植物の花は、すべてが桜のように春に咲くとは限りません。夾竹桃のように真夏に咲く花もあれば、菊のように夏の暑さに耐えた後咲く花もあり、椿や梅のように冬に咲く花もあります。人間だって同じじゃないでしょうか。その人の持つ“季節”になれば、必ず花開くものなんだと思えないでしょうか。
もちろん、ただ漠然と待っているだけでは、人間の花は咲きません。咲くための努力が必要です。すべての花が、来るべき開花に備えて、つぼみの中で着々と花芽を育てていくように、人間にも、花(=めざすもの)に向かってのたゆまない努力の積み重ねが必要です。そして、その努力が実った時、花が咲く。僕はそんなふうに思っているのですが、みなさんはどうでしょう。

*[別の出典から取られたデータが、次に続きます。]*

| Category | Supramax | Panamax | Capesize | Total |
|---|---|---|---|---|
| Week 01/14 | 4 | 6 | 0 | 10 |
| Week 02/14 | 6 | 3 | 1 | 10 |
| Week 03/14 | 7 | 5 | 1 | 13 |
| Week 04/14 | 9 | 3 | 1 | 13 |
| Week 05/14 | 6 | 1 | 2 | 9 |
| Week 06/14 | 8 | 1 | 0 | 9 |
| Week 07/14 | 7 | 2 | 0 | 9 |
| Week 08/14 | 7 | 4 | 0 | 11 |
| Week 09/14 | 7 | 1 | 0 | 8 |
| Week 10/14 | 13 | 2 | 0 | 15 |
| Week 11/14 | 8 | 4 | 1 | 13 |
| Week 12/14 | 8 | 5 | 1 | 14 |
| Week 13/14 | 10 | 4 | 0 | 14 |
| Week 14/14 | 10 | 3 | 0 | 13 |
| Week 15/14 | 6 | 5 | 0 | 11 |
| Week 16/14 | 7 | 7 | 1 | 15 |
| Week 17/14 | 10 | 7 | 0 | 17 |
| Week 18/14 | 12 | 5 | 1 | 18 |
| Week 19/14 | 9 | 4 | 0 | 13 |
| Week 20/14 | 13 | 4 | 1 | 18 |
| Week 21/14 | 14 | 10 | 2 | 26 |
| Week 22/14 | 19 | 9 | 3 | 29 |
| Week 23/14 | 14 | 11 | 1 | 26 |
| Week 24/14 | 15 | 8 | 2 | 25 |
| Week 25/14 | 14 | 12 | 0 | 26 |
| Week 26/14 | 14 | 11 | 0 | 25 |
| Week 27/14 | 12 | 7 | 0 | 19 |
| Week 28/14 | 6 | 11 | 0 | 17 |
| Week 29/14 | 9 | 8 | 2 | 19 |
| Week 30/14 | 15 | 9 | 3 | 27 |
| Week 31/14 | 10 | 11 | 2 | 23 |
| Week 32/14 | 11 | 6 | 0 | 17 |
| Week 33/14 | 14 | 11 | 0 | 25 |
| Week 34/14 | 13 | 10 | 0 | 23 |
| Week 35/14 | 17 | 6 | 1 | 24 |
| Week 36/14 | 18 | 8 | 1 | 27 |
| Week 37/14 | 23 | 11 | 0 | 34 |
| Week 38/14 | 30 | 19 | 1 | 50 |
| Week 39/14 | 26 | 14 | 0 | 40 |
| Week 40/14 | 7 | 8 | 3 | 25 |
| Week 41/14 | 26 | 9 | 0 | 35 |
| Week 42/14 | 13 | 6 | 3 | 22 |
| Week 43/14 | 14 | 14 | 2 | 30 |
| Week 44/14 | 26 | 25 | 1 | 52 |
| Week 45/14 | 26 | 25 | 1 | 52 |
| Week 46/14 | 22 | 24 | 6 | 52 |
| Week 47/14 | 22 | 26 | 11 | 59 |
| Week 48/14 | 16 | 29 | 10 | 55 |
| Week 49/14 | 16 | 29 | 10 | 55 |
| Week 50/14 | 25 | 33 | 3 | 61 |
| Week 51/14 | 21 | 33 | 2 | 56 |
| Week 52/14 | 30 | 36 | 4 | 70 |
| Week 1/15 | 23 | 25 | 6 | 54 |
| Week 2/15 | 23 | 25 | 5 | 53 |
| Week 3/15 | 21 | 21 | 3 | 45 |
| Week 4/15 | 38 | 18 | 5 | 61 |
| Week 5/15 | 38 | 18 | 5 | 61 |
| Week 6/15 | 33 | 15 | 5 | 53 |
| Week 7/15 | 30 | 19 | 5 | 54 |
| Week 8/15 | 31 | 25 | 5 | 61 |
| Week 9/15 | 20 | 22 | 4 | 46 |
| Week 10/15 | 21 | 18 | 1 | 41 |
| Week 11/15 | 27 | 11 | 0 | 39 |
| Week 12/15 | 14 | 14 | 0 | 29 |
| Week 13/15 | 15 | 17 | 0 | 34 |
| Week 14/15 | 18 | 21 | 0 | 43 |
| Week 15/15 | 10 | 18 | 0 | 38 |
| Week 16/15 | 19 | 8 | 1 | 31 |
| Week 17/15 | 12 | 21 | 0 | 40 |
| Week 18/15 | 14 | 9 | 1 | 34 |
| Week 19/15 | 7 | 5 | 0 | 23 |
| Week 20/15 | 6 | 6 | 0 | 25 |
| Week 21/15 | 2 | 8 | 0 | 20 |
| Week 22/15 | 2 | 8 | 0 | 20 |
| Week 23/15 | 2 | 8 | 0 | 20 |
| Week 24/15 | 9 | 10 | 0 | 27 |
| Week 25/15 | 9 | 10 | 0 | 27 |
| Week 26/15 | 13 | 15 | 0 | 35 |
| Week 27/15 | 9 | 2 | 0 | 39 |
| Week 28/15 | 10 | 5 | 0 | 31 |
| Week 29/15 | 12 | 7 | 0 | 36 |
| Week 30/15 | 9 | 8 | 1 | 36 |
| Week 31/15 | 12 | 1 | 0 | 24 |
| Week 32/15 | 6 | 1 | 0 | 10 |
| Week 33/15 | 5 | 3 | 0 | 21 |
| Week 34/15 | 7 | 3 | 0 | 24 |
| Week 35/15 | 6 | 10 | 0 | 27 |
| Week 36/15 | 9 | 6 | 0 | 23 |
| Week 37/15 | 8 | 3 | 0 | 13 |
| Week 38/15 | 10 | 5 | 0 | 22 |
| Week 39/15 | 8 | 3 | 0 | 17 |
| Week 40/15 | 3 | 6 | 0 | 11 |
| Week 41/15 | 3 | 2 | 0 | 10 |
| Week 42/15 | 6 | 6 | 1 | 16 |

しかし、今の世の中を見渡してみると、どう考えても、社会は人間をすべて同じ花だと決めつけすぎているように思えてなりません。さらに、みなさん自身までもが、まだ社会という荒波に足を踏み入れていないうちから、同じ時期に同じような花が咲かないと落ち込んだり、極端な場合は「どうせダメなんだし・・・」と、すべての希望がなくなってしまったかのように思ってしまうようです。学校という空間で考えるなら、そんなふうにみなさんに感じさせている要因の一端は、僕たち教師側にも責任があると言えるでしょうが、本当はそうじゃないはずなんですね。

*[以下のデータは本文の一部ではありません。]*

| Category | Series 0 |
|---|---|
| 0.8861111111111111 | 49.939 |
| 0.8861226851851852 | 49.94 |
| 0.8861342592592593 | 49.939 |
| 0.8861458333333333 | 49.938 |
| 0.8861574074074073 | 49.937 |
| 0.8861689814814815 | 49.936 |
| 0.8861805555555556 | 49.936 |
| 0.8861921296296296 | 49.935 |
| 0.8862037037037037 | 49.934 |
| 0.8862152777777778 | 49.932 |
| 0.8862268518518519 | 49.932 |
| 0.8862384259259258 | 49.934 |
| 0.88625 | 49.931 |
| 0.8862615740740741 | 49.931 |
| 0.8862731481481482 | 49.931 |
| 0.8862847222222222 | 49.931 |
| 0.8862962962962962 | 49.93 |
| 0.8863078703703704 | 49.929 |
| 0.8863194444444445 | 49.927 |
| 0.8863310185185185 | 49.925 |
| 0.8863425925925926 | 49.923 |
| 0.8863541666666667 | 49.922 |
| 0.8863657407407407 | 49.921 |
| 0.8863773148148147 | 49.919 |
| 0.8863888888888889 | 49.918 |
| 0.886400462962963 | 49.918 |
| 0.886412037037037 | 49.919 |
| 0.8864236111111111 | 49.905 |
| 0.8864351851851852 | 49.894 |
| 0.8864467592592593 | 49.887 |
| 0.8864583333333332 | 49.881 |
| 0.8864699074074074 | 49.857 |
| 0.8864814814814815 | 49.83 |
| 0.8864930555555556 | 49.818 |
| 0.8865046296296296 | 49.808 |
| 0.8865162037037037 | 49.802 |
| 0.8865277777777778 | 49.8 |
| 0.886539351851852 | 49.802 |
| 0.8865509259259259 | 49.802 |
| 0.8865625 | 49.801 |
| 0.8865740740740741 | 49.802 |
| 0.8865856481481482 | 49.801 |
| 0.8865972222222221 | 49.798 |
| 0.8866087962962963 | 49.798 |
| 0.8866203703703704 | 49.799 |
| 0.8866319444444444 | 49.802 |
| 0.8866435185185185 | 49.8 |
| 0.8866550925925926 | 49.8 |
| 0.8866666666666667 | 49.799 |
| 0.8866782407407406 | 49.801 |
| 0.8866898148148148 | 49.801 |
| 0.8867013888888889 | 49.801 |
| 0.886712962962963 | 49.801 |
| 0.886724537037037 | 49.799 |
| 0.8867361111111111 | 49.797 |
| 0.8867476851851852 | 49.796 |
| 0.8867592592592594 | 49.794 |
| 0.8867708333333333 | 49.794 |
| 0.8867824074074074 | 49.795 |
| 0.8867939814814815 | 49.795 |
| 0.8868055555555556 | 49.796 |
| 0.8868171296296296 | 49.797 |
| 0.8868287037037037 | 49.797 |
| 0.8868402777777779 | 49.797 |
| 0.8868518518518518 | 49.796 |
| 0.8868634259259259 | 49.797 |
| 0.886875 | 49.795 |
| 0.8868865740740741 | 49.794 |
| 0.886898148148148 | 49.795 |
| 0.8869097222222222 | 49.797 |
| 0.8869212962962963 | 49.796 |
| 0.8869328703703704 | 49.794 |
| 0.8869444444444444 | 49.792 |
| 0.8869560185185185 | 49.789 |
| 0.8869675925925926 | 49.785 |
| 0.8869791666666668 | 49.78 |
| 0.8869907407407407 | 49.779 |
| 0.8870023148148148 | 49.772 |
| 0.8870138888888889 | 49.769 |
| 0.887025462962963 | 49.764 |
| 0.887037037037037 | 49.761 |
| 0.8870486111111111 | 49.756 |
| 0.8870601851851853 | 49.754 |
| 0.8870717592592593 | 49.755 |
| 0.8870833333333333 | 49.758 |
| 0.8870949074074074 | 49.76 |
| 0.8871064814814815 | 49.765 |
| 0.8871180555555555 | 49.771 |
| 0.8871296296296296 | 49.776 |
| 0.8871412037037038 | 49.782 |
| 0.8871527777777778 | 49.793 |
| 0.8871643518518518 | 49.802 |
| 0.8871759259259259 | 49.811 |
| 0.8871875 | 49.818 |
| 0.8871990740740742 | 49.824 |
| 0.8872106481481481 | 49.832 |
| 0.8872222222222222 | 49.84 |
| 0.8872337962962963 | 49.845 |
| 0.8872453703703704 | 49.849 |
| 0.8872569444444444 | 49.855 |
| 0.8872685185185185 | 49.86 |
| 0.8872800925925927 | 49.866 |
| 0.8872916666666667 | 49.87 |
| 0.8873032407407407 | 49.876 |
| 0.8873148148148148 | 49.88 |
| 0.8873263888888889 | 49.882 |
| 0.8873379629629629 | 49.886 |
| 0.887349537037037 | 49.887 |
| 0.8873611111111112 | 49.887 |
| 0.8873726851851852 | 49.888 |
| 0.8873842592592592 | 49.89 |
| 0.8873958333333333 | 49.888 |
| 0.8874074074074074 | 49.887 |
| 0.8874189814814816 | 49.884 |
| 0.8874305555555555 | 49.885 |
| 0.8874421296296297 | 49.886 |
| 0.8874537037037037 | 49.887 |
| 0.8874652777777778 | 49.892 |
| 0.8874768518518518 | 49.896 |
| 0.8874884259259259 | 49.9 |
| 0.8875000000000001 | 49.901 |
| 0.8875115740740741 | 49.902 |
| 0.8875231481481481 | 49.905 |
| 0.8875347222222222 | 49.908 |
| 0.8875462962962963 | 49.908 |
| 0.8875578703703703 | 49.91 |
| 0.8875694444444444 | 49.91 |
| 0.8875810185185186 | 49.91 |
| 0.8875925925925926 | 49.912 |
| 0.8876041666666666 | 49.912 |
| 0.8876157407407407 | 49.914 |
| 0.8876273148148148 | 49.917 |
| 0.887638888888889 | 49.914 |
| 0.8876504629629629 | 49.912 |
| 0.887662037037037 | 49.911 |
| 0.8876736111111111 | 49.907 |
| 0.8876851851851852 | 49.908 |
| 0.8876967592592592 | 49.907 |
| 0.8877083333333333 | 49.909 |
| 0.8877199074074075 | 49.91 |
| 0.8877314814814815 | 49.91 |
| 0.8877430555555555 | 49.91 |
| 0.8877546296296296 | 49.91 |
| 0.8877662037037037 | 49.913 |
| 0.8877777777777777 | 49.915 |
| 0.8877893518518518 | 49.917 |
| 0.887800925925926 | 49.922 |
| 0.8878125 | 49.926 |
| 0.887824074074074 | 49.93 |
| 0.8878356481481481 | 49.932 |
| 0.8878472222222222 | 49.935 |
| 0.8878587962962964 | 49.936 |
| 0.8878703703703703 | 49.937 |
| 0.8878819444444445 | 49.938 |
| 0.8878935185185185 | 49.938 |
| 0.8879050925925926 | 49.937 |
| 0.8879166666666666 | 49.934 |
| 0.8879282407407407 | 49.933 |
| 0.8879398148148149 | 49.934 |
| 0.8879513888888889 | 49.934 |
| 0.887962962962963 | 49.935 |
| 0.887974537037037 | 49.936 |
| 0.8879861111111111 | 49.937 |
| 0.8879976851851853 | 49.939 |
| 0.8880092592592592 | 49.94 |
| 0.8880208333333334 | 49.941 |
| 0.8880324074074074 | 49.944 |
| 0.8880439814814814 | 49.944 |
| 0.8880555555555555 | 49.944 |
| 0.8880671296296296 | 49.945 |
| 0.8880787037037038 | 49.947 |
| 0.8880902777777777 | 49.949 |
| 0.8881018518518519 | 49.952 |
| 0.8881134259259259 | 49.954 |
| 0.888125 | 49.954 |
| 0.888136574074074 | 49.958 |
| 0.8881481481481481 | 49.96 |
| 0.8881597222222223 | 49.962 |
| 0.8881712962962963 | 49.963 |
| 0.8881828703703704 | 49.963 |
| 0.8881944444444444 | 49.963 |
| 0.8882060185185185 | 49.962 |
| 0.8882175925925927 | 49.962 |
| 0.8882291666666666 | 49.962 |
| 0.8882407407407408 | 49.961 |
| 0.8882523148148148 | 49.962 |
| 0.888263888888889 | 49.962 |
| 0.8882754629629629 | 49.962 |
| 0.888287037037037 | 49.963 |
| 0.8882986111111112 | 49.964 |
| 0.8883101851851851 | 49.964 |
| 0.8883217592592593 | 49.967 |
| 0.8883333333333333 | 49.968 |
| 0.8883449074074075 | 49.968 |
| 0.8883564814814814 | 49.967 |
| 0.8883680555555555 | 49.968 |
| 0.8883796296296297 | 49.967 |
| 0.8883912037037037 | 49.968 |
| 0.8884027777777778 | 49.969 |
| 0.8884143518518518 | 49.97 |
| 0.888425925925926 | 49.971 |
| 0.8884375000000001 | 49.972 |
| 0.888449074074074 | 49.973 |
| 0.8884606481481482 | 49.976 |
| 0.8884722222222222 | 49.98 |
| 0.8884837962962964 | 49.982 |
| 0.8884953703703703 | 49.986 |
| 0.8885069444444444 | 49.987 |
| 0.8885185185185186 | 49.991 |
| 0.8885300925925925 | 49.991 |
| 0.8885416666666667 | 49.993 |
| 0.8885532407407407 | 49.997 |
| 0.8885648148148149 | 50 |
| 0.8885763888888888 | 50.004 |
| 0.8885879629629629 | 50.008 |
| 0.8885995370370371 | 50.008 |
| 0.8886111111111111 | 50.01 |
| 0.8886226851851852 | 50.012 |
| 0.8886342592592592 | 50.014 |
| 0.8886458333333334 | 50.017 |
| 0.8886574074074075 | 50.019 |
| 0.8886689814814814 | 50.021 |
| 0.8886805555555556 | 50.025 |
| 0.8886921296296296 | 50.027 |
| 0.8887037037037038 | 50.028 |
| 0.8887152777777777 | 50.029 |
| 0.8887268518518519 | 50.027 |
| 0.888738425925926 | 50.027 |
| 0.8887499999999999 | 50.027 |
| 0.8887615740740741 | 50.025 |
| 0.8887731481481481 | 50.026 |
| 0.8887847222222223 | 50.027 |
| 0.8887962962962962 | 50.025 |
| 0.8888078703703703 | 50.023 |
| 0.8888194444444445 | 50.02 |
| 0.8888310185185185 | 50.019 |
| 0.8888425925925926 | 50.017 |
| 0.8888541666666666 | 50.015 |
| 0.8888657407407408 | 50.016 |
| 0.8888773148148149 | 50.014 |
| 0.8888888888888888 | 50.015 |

第一、花にしても、色や形でその存在を認められるものもあれば、香りで生きる花もあります。どんな花にせよ、その存在価値や存在理由は必ずあります。誰かがどこかで必要としているのです。稲の花は、誰もじっくり見たりしないでしょうが、お米になると、その存在は嫌でも知られるものです。モミジやカエデは、花も実も人の気をひくことはありませんが、秋になり紅葉として色づいた時の美しさは、紅葉狩りという味わいのある言葉まで生み出したほど、昔から人々に愛されています。雪をかぶり、一段と美しさを増す松、食する喜びまで人に与える竹・・・など、本当にさまざまです。そして、その“さまざまであること”が、花にとってのすばらしさであり、同様に私たち人間にとっての良さであり、すばらしさなんだと思います。
「勉強だけが学校じゃない・・・」。もちろん、勉強あっての学校だということを踏まえたうえで、この言葉が真に生きる学校生活が送れたら、どんなにステキなことでしょうね。